Ex-presidente do TJGO, desembargador Carlos Alberto França anuncia aposentadoria após 35 anos de magistratura. Magistrado será lembrado por casos épicos, propulsão e progresso do Tribunal e da decisão histórica que libertou o jornalista Batista Custódio do estigma da falência após 25 anos.

“Serei eternamente grato ao Poder Judiciário”, diz Carlos França ao anunciar aposentadoria; ex-presidente do TJGO se despede em outubro da Corte goiana (Foto: Léo Iran)

Sumário

Editorial

O Tribunal de Justiça do Estado de Goiás (TJGO) assiste à despedida de um de seus mais ilustres magistrados. O desembargador Carlos Alberto França, de 60 anos, comunicou sua aposentadoria voluntária ao atual presidente da Corte, Leandro Crispim, surpreendendo a comunidade jurídica ao optar por deixar a magistratura quando ainda poderia exercer cerca de 15 anos de carreira pela frente.

França, que presidiu o TJGO por dois biênios consecutivos (2021-2023 e 2023-2025) e chegou a liderar o Conselho de Presidentes dos Tribunais de Justiça do Brasil (Consepre) em 2023-2024, parte com o sentimento de dever cumprido e gratidão.

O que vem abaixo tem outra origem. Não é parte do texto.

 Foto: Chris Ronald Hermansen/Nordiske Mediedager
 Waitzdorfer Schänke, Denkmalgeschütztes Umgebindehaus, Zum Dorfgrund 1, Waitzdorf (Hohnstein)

“A magistratura goiana foi a minha vida por 35 anos e serei eternamente grato a tudo o que vivi. Depois dessa longa jornada, cheguei à conclusão que deveria enfrentar novos desafios, assumindo outros projetos, no futuro exercício da advocacia”, declarou o desembargador ao anunciar a nova fase.

Suas palavras refletem emoção e respeito pelo Poder Judiciário, marcando o fim de uma trajetória notável que ele construiu com dedicação e honra.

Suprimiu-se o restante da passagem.